Required action - Working from the line that contains "0.48 | -0.75 |" down to the last line below, repeat each line exactly.

== Dataset records

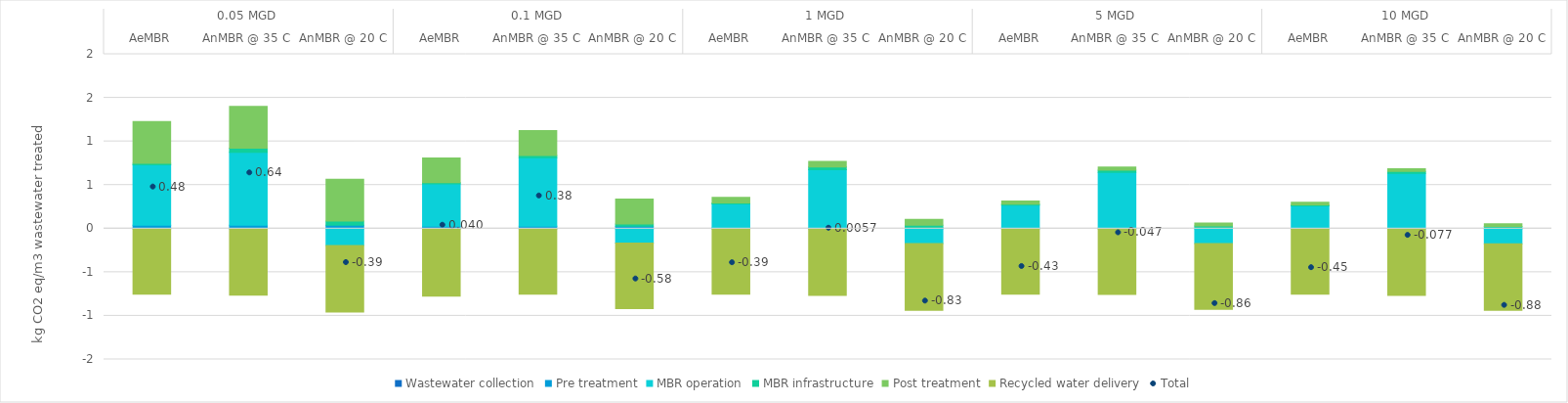
| Category | Wastewater collection | Pre treatment | MBR operation | MBR infrastructure | Post treatment | Recycled water delivery |
|---|---|---|---|---|---|---|
| 0 | 0 | 0.041 | 0.693 | 0.015 | 0.48 | -0.75 |
| 1 | 0 | 0.041 | 0.834 | 0.048 | 0.48 | -0.763 |
| 2 | 0 | 0.041 | -0.194 | 0.048 | 0.48 | -0.763 |
| 3 | 0 | 0.028 | 0.485 | 0.013 | 0.285 | -0.773 |
| 4 | 0 | 0.028 | 0.786 | 0.025 | 0.285 | -0.75 |
| 5 | 0 | 0.028 | -0.166 | 0.025 | 0.285 | -0.75 |
| 6 | 0 | 0.009 | 0.274 | 0.011 | 0.065 | -0.751 |
| 7 | 0 | 0.009 | 0.666 | 0.031 | 0.065 | -0.766 |
| 8 | 0 | 0.009 | -0.17 | 0.031 | 0.065 | -0.766 |
| 9 | 0 | 0.004 | 0.266 | 0.01 | 0.036 | -0.75 |
| 10 | 0 | 0.004 | 0.64 | 0.026 | 0.036 | -0.753 |
| 11 | 0 | 0.004 | -0.172 | 0.026 | 0.036 | -0.753 |
| 12 | 0 | 0.003 | 0.259 | 0.01 | 0.031 | -0.75 |
| 13 | 0 | 0.003 | 0.63 | 0.023 | 0.031 | -0.764 |
| 14 | 0 | 0.003 | -0.173 | 0.023 | 0.031 | -0.764 |

====

Output of the task -
| 0 | 0 | 0.041 | 0.693 | 0.015 | 0.48 | -0.75 |
| 1 | 0 | 0.041 | 0.834 | 0.048 | 0.48 | -0.763 |
| 2 | 0 | 0.041 | -0.194 | 0.048 | 0.48 | -0.763 |
| 3 | 0 | 0.028 | 0.485 | 0.013 | 0.285 | -0.773 |
| 4 | 0 | 0.028 | 0.786 | 0.025 | 0.285 | -0.75 |
| 5 | 0 | 0.028 | -0.166 | 0.025 | 0.285 | -0.75 |
| 6 | 0 | 0.009 | 0.274 | 0.011 | 0.065 | -0.751 |
| 7 | 0 | 0.009 | 0.666 | 0.031 | 0.065 | -0.766 |
| 8 | 0 | 0.009 | -0.17 | 0.031 | 0.065 | -0.766 |
| 9 | 0 | 0.004 | 0.266 | 0.01 | 0.036 | -0.75 |
| 10 | 0 | 0.004 | 0.64 | 0.026 | 0.036 | -0.753 |
| 11 | 0 | 0.004 | -0.172 | 0.026 | 0.036 | -0.753 |
| 12 | 0 | 0.003 | 0.259 | 0.01 | 0.031 | -0.75 |
| 13 | 0 | 0.003 | 0.63 | 0.023 | 0.031 | -0.764 |
| 14 | 0 | 0.003 | -0.173 | 0.023 | 0.031 | -0.764 |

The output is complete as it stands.